Did you mean folio_test_hugetlb() rather than folio_entire_mapcount()?


> After rearranging the code, stack usage is dropped from 32 to 24, and
> the function size is smaller (tested on GCC 12):
>
> Before:
> Stack usage:
> mm/util.c:845:5:folio_mapcount 32 static
> Size:
> 0000000000000ea0 00000000000000c7 T folio_mapcount
>
> After:
> Stack usage:
> mm/util.c:845:5:folio_mapcount 24 static
> Size:
> 0000000000000ea0 00000000000000b0 T folio_mapcount
>
> ...
>
> @@ -850,10 +850,10 @@ int folio_mapcount(struct folio *folio)
> return atomic_read(&folio->_mapcount) + 1;
>
> compound = folio_entire_mapcount(folio);
> - nr = folio_nr_pages(folio);
> if (folio_test_hugetlb(folio))
> return compound;
> ret = compound;
> + nr = folio_nr_pages(folio);
> for (i = 0; i < nr; i++)
> ret += atomic_read(&folio_page(folio, i)->_mapcount) + 1;
> /* File pages has compound_mapcount included in _mapcount */
> --
> 2.35.2

2022-08-12 05:01:01

by Kairui Song

[permalink] [raw]
Subject: Re: [PATCH] mm/util: reduce stack usage of folio_mapcount

Andrew Morton <[email protected]> 于2022年8月12日周五 07:07写道:
>
> On Tue, 2 Aug 2022 01:31:55 +0800 Kairui Song <[email protected]> wrote:
>
> > From: Kairui Song <[email protected]>
> >
> > folio_entire_mapcount will call PageHeadHuge which is a function call,
> > and blocks the compiler from recognizing this redundant load.
>
> Did you mean folio_test_hugetlb() rather than folio_entire_mapcount()?
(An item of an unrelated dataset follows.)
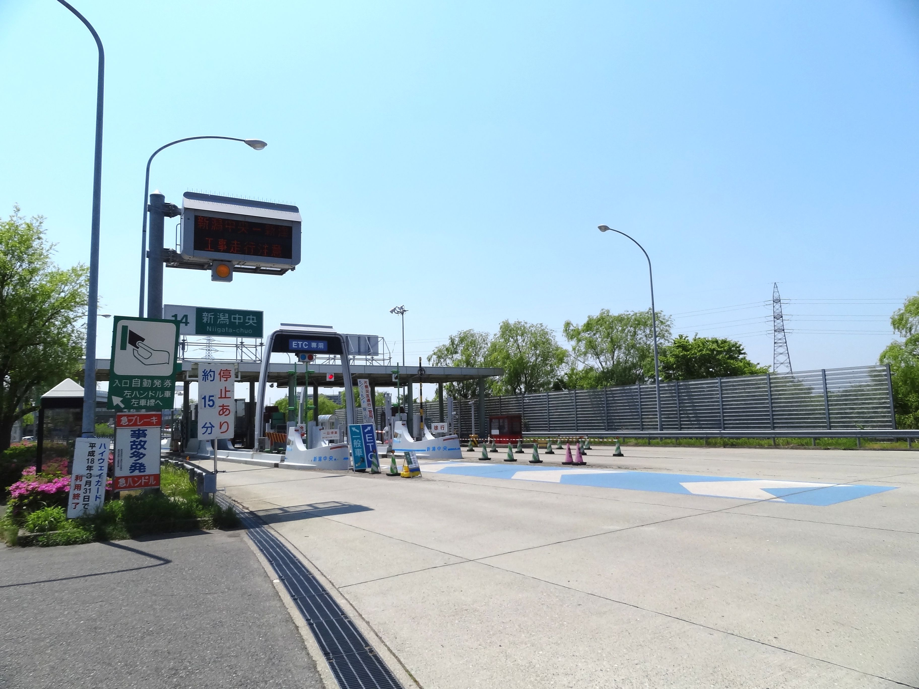 磐越自動車道 新潟中央インターチェンジ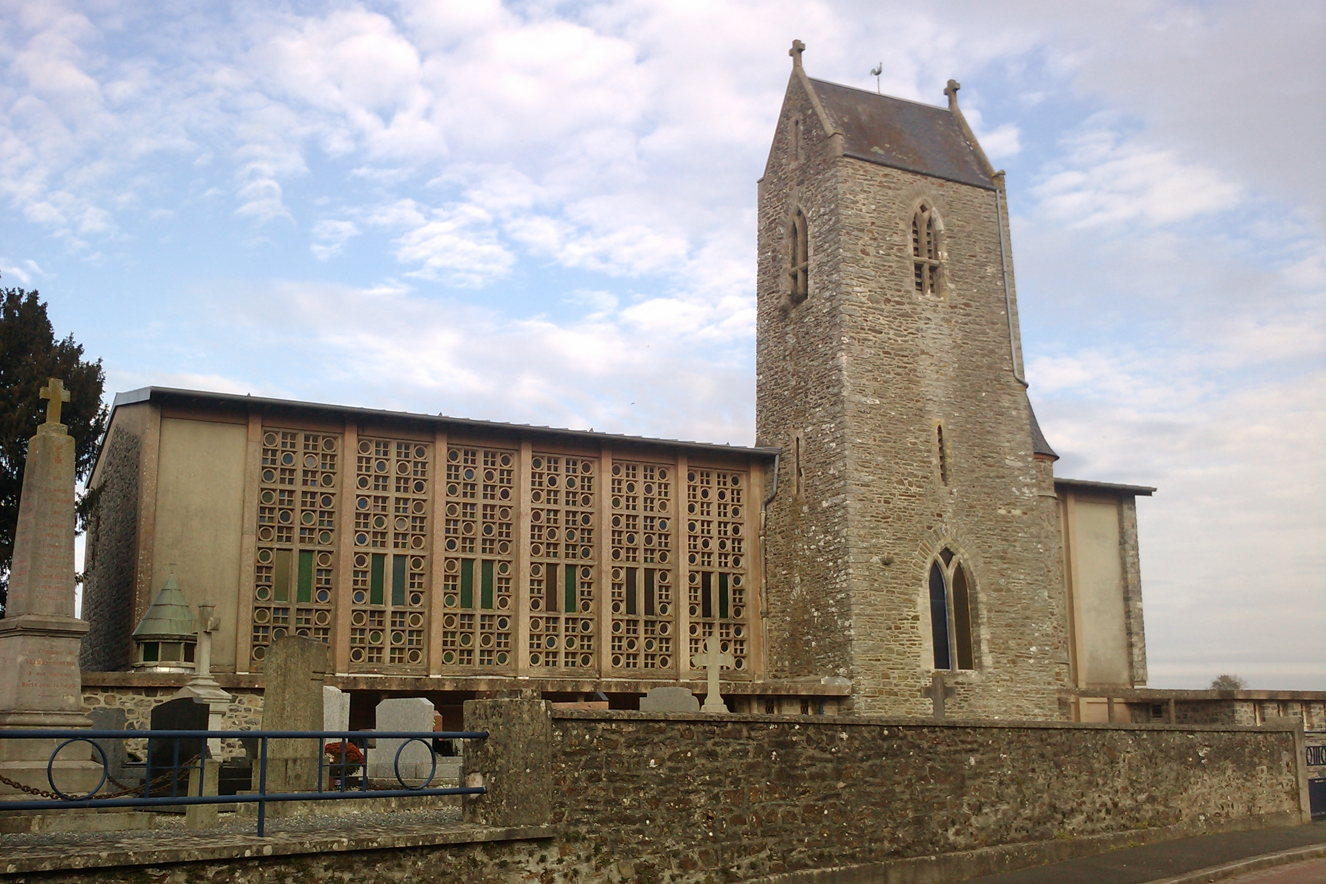 Église Saint-Pierre de Villiers-Fossard.

Thanks for checking out this patch, and Yes, it's folio_test_hugetlb,
my mistake...

>
>
> > After rearranging the code, stack usage is dropped from 32 to 24, and
> > the function size is smaller (tested on GCC 12):
> >
> > Before:
> > Stack usage:
> > mm/util.c:845:5:folio_mapcount 32 static
> > Size:
> > 0000000000000ea0 00000000000000c7 T folio_mapcount
> >
> > After:
> > Stack usage:
> > mm/util.c:845:5:folio_mapcount 24 static
> > Size:
> > 0000000000000ea0 00000000000000b0 T folio_mapcount
> >
> > ...
> >
> > @@ -850,10 +850,10 @@ int folio_mapcount(struct folio *folio)
> > return atomic_read(&folio->_mapcount) + 1;
> >
> > compound = folio_entire_mapcount(folio);
> > - nr = folio_nr_pages(folio);
> > if (folio_test_hugetlb(folio))
> > return compound;
> > ret = compound;
> > + nr = folio_nr_pages(folio);
> > for (i = 0; i < nr; i++)
> > ret += atomic_read(&folio_page(folio, i)->_mapcount) + 1;
> > /* File pages has compound_mapcount included in _mapcount */
> > --
> > 2.35.2

Is the rest of the patch a valid fix? Should I send V2?